茜がこんなに甘えてくるなんてないから俺は嬉しくて仕方なかった。このまま持ち帰ってイチャイチャしてぇ♡
「茜が元気ないと俺まで悲しいじゃんよー」
「俺は……自分が嫌だっ」
「はい?」
「いつも周りの気持ちを無視して勝手な事ばかり……もう嫌だっ」
「誰かに何か言われた?話してよ」
「…………」
上手く聞き出そうとすると、茜は黙った。
きっと俺が仕返しに行くと思ってんだろ。行くけどな。
過去の茜の事は知ってる。
俺も人の事言えねぇけど、茜は真面目で口うるさい奴だから自分が違うと思ったら相手が誰だろうと厳しく叱っていた。それで周りと上手くやれてねぇってのは一年の頃から知っていた。
俺もいつも一人だったから、てか当時追ってた伊織に相手にされてなかったからずっとフリーだったんだけど、同じ境遇な奴がいるなぐらいの認識だった。

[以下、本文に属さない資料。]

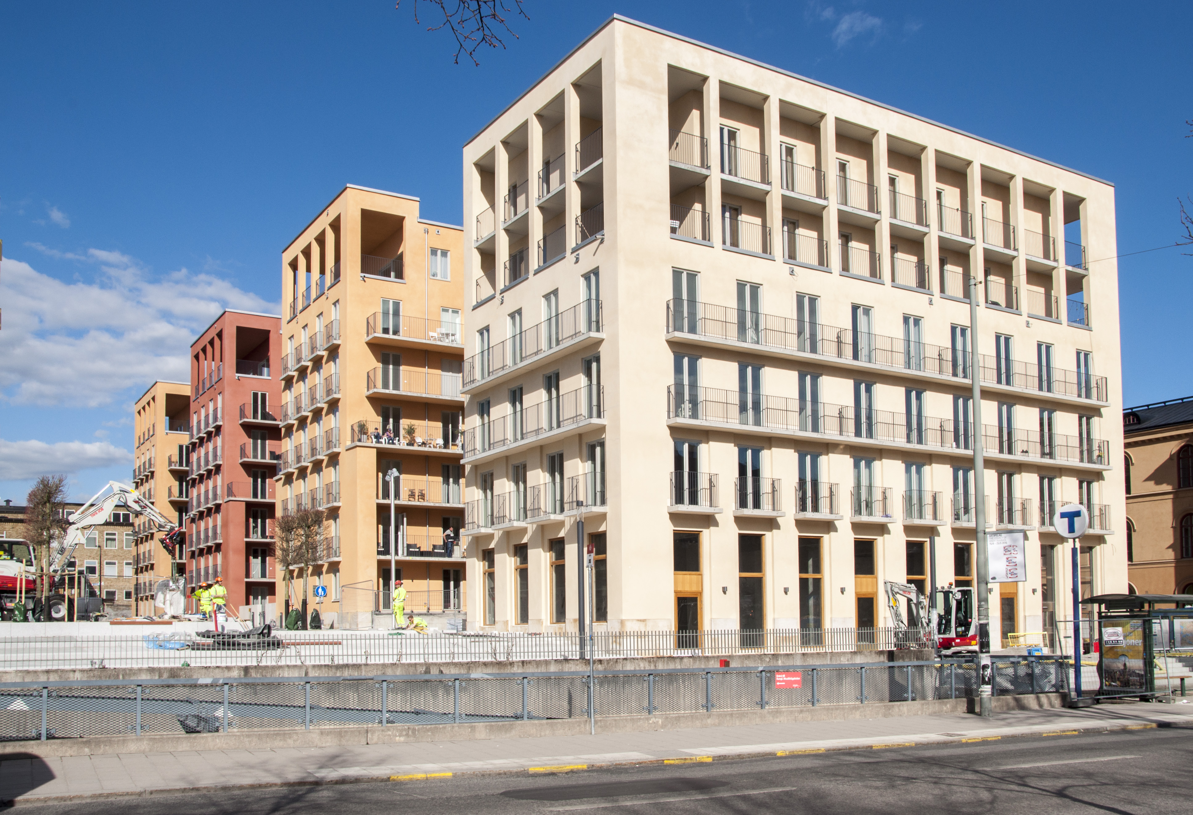 Svea Fanfar, Melodislingan (Valhallavägen/Lidingövägen) Stockholm Byggnadsår 2013-15 Byggherre: Etapp 1: Veidekke Bostad AB, Panorama och CA Fastigheter Arkitekt: Brunnberg & Forshed Ägare: BRF Svea Fanfar
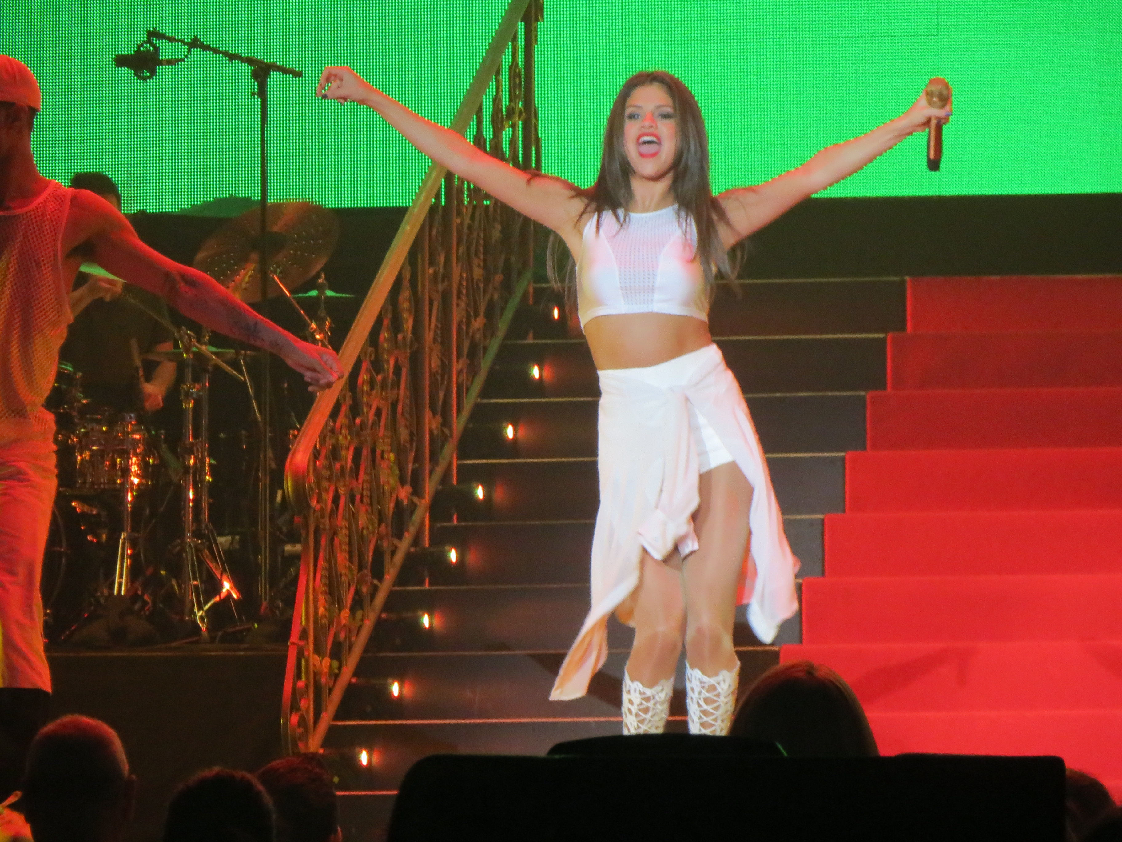 Selena Gomez StarsDance Nov 2013 San Diego, CA
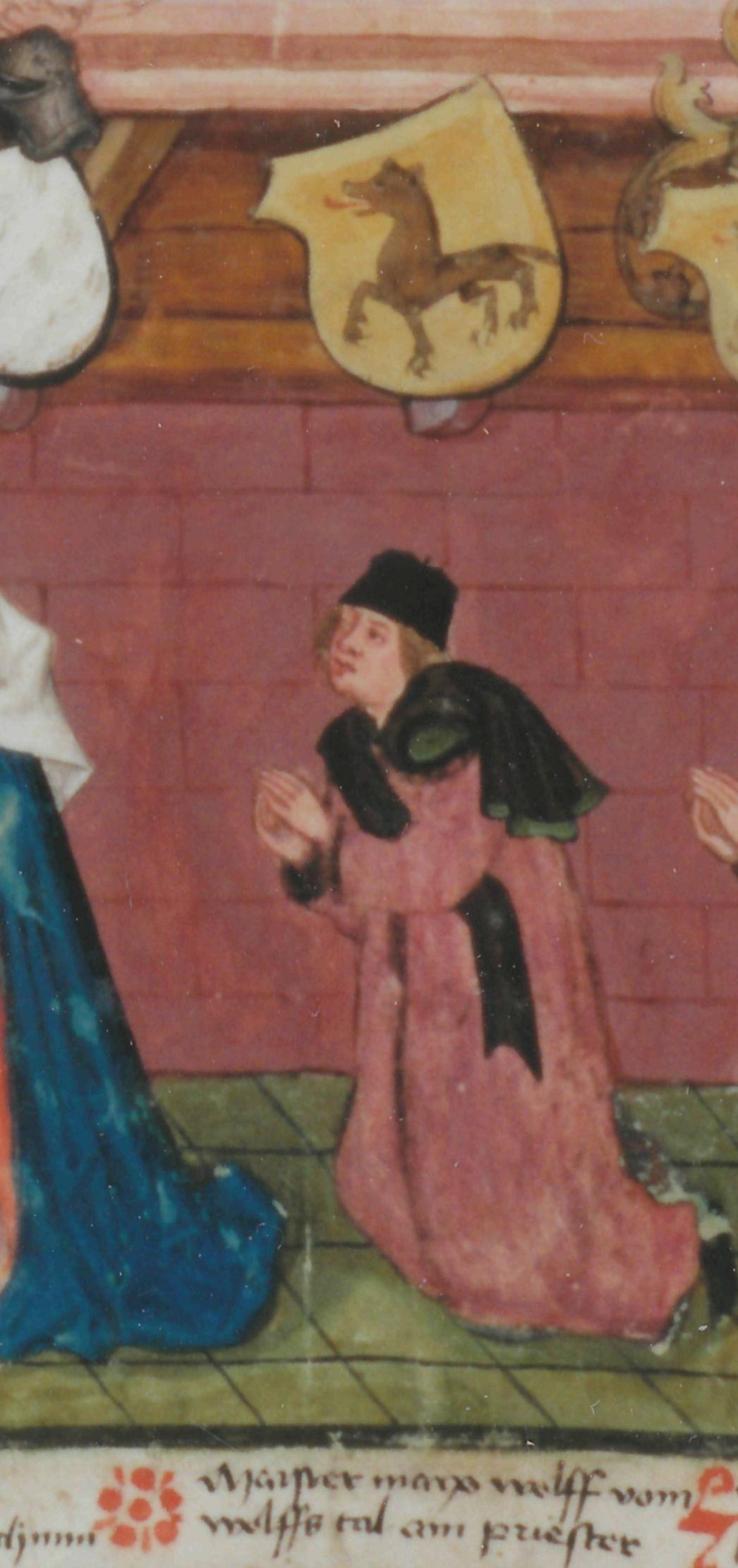 Priester Marcus Wolf (Schwäbisch Gmünd) mit Wappen. Er war ein Kunde von Johannes Richenbach.
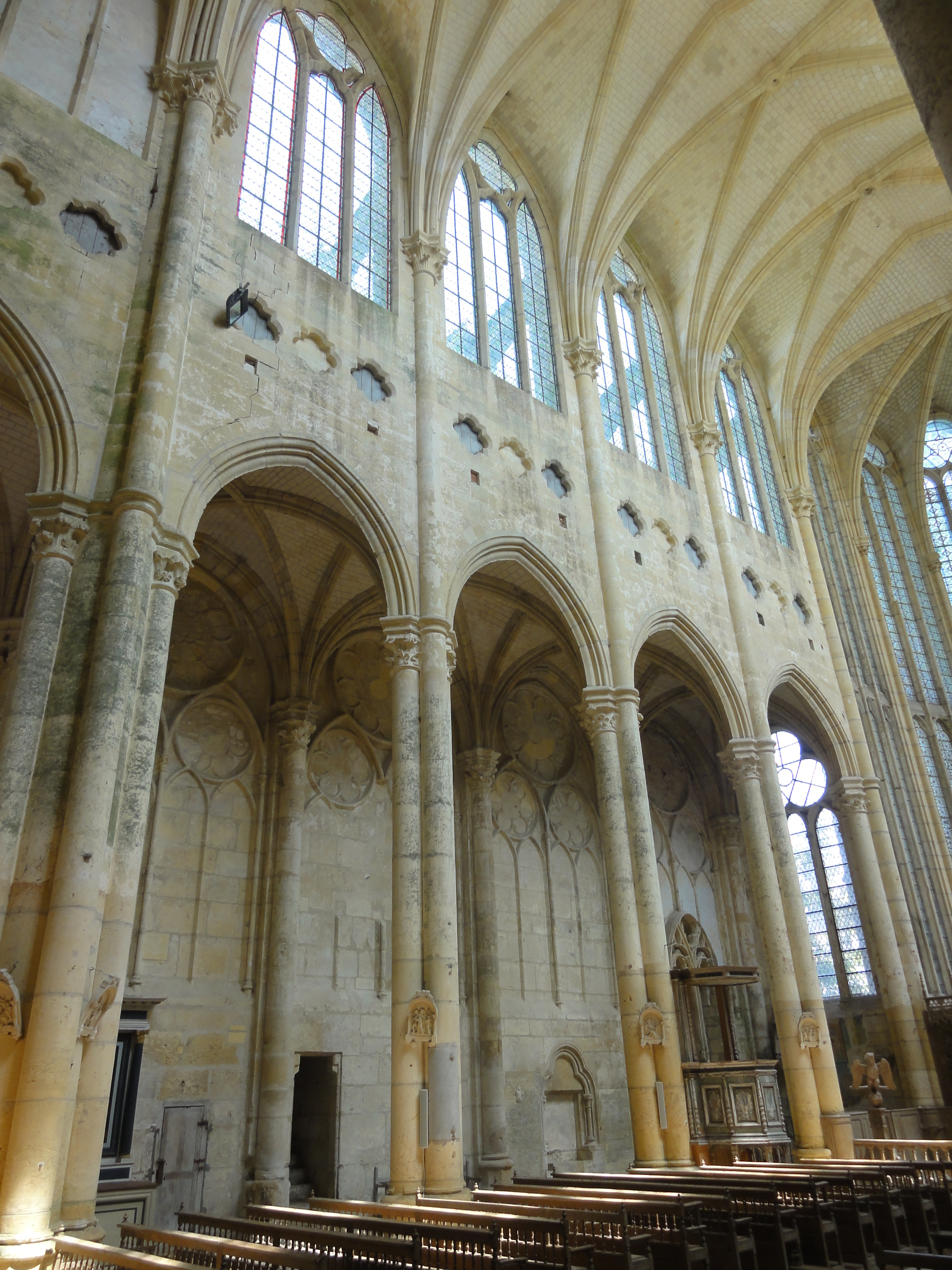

俺と違うのは、茜は自分の悪い所を知っていてそれを直して周りと上手くやって行きたいって思ってる所だ。そんな面倒な事考えるならもっと俺に構ってよって思うけど、怒られるから言わない。
そこは茜のいい所でもあるからな。
茜自身がそれで悩んでいて、自分の事を嫌だと言うのは見ていて辛い。
だから早く茜をこんな風にした犯人を聞き出して処刑したいんだ。
「俺が悪いんだ。俺がもっと気を使えれば」
「茜が悪くても俺は茜の味方だよ。だから教えろよお前を傷付けた奴を」
段々イライラが抑え切れなくなってきたなー。
このままだと犯人分かんねぇから全校生徒を処刑しなきゃいけなくなる。
さすがに面倒だよなー。作業がじゃなくて、後がね。
「ううん。もういいんだ。お前が味方でいてくれるなら俺は十分だ」
やっと顔を上げた茜は一生懸命笑顔を作っていた。
もう遅いよ。俺キレちゃった。
茜、悪いけど約束破っちゃうわ。
暴力はしないっての、そんなお前見てたら今は守れそうにねぇわ。